Recurrent polychondritis should be differentiated from systemic lupus erythematosus, rheumatoid arthritis, Behcet’s disease, SjÖgren’s syndrome, and mixed connective tissue disease.
Treatment
Prednisone can be used to treat patients with mild or moderate inflammation, and other immunosuppressive agents or combinations of other immunosuppressive agents can be given for severe cases.
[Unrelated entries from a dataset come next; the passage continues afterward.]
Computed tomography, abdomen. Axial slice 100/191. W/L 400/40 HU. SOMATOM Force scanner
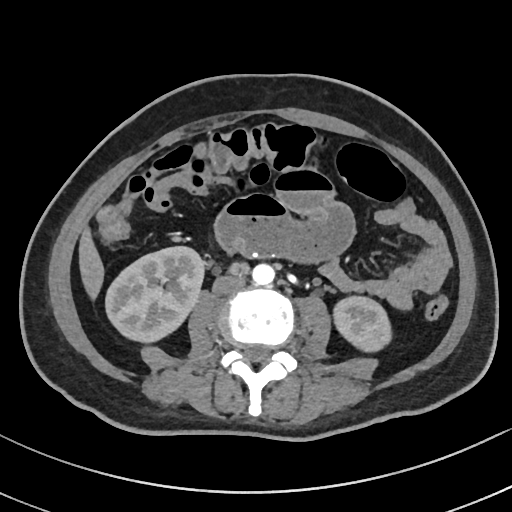

<organs><organ name="inferior vena cava" x1="212" y1="274" x2="245" y2="295"/><organ name="right kidney" x1="105" y1="246" x2="203" y2="342"/><organ name="left kidney" x1="334" y1="296" x2="391" y2="352"/><organ name="aorta" x1="252" y1="263" x2="275" y2="285"/><organ name="liver" x1="78" y1="228" x2="104" y2="299"/></organs>
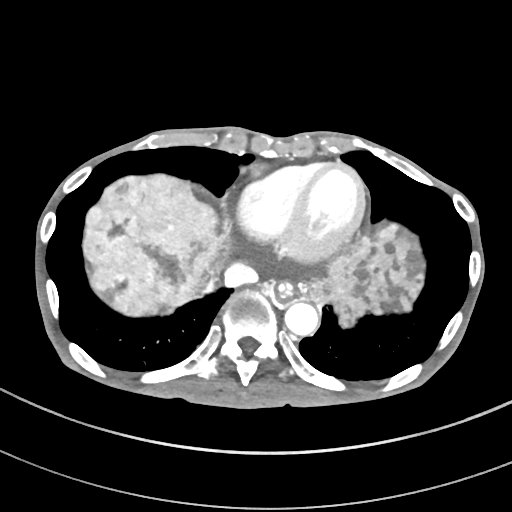 CT abdomen — axial view — abdomen soft-tissue window
Boxes: x1:y1:x2:y2 in pixels. The annotated organs in this slice are: esophagus at 276:283:293:301, liver at 82:174:425:327, aorta at 285:301:319:336, inferior vena cava at 225:262:257:286.
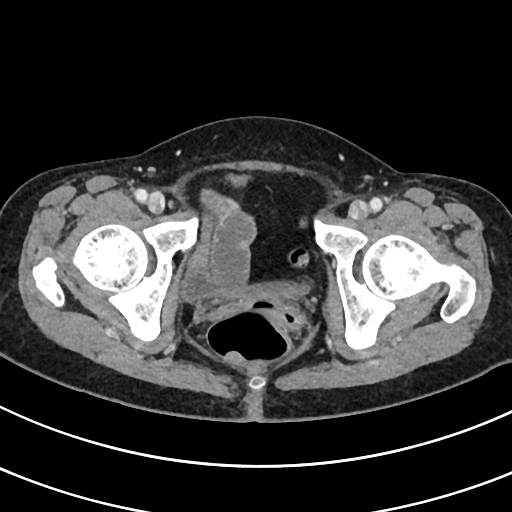

Abdominal CT — axial view — soft-tissue window (W 400 / L 40) — 15 organs annotated in this scan (that count is for the whole scan; organs this slice misses have no box)
Each box given as x1,y1,x2,y2.
Organ bounding boxes:
- bladder: x1=181, y1=174, x2=310, y2=301
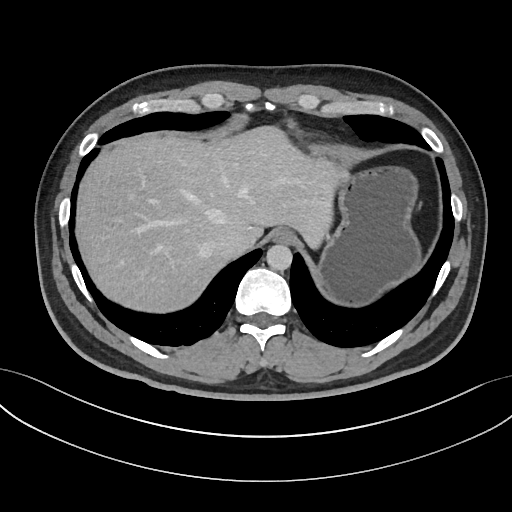
CT, abdomen/pelvis — axial plane, index 223 — soft-tissue window
Coordinates as <box>x1,y1,x2,y2</box> in pixels. 5 labeled organs on this slice — esophagus at <box>270,227,295,243</box>; liver at <box>76,126,340,312</box>; stomach at <box>316,154,420,306</box>; aorta at <box>266,244,292,270</box>; inferior vena cava at <box>212,229,249,258</box>.

Aminosulfone has a better effect on the systemic lesions of recurrent polychondritis, and azathioprine methotrexate phenylbutyrate nitrogen mustard and cyclophosphamide can also be tried in some patients with persistent inflammation.
For the ocular inflammation associated with this disease, in addition to local spot glucocorticosteroids, glucocorticosteroids (such as prednisone oral treatment) should generally be applied systemically; for some patients with intractable inflammation of the uvea, immunosuppressant treatments such as cyclophosphamide, azathioprine benzoate, azathioprine and other immunosuppressant treatments can be given or combined; for severe necrotizing sclero, aminoglycoside combined with glucocorticosteroids has a better effect on the treatment of severe necrotizing scleritis.
Prognosis
Patients tend to have recurrent episodes of chondritis, and long-term high-dose application of immunosuppressants can increase the chance of infection and the likelihood of tumorigenesis. Systemic vasculitis can lead to death in patients. Scleritis, ulcerative keratitis, and uveitis can all lead to severe vision loss or loss of vision.